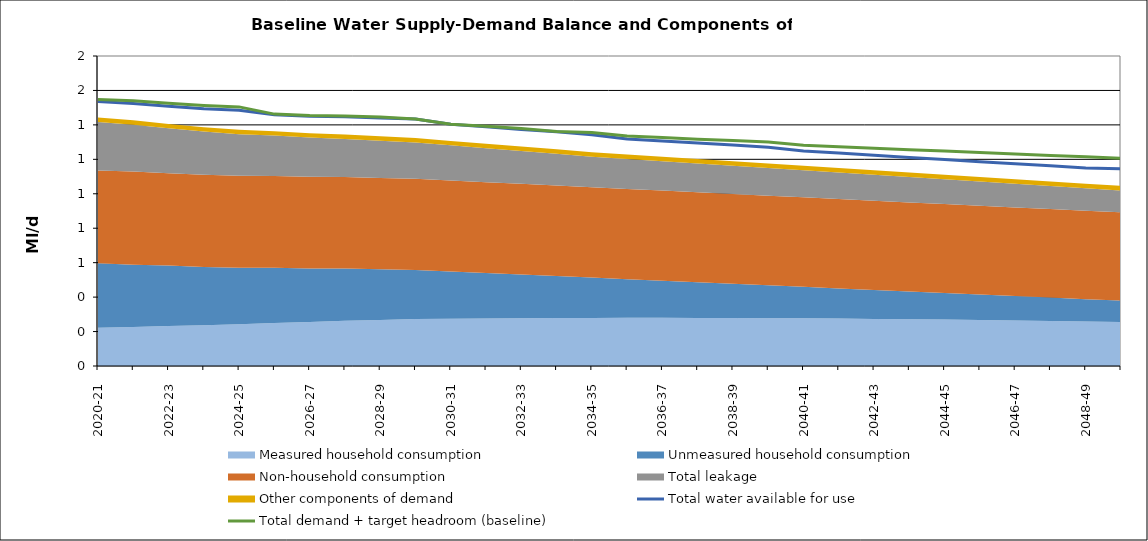
| Category | Total water available for use | Total demand + target headroom (baseline) |
|---|---|---|
| 2020-21 | 1.536 | 1.547 |
| 2021-22 | 1.524 | 1.54 |
| 2022-23 | 1.508 | 1.525 |
| 2023-24 | 1.493 | 1.513 |
| 2024-25 | 1.485 | 1.505 |
| 2025-26 | 1.459 | 1.463 |
| 2026-27 | 1.451 | 1.455 |
| 2027-28 | 1.448 | 1.452 |
| 2028-29 | 1.44 | 1.446 |
| 2029-30 | 1.434 | 1.434 |
| 2030-31 | 1.404 | 1.404 |
| 2031-32 | 1.389 | 1.392 |
| 2032-33 | 1.373 | 1.379 |
| 2033-34 | 1.359 | 1.362 |
| 2034-35 | 1.343 | 1.355 |
| 2035-36 | 1.318 | 1.335 |
| 2036-37 | 1.307 | 1.326 |
| 2037-38 | 1.295 | 1.317 |
| 2038-39 | 1.283 | 1.309 |
| 2039-40 | 1.27 | 1.301 |
| 2040-41 | 1.248 | 1.281 |
| 2041-42 | 1.236 | 1.273 |
| 2042-43 | 1.223 | 1.264 |
| 2043-44 | 1.211 | 1.256 |
| 2044-45 | 1.199 | 1.248 |
| 2045-46 | 1.186 | 1.239 |
| 2046-47 | 1.175 | 1.231 |
| 2047-48 | 1.163 | 1.223 |
| 2048-49 | 1.15 | 1.215 |
| 2049-50 | 1.145 | 1.206 |
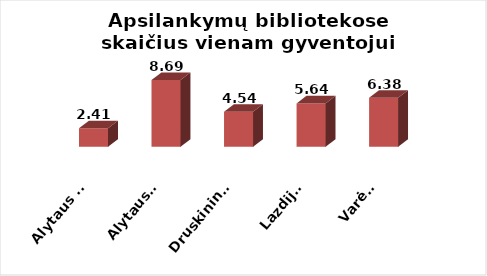
| Category | Series 0 |
|---|---|
| Alytaus m. | 2.406 |
| Alytaus r. | 8.692 |
| Druskininkai | 4.544 |
| Lazdijai | 5.639 |
| Varėna | 6.377 |
------
EXERCISE OBJECTIVE
Return, from the data above, each line in which the string "Category" appears.

EXERCISE OUTPUT
| Category | Total water available for use | Total demand + target headroom (baseline) |
| Category | Series 0 |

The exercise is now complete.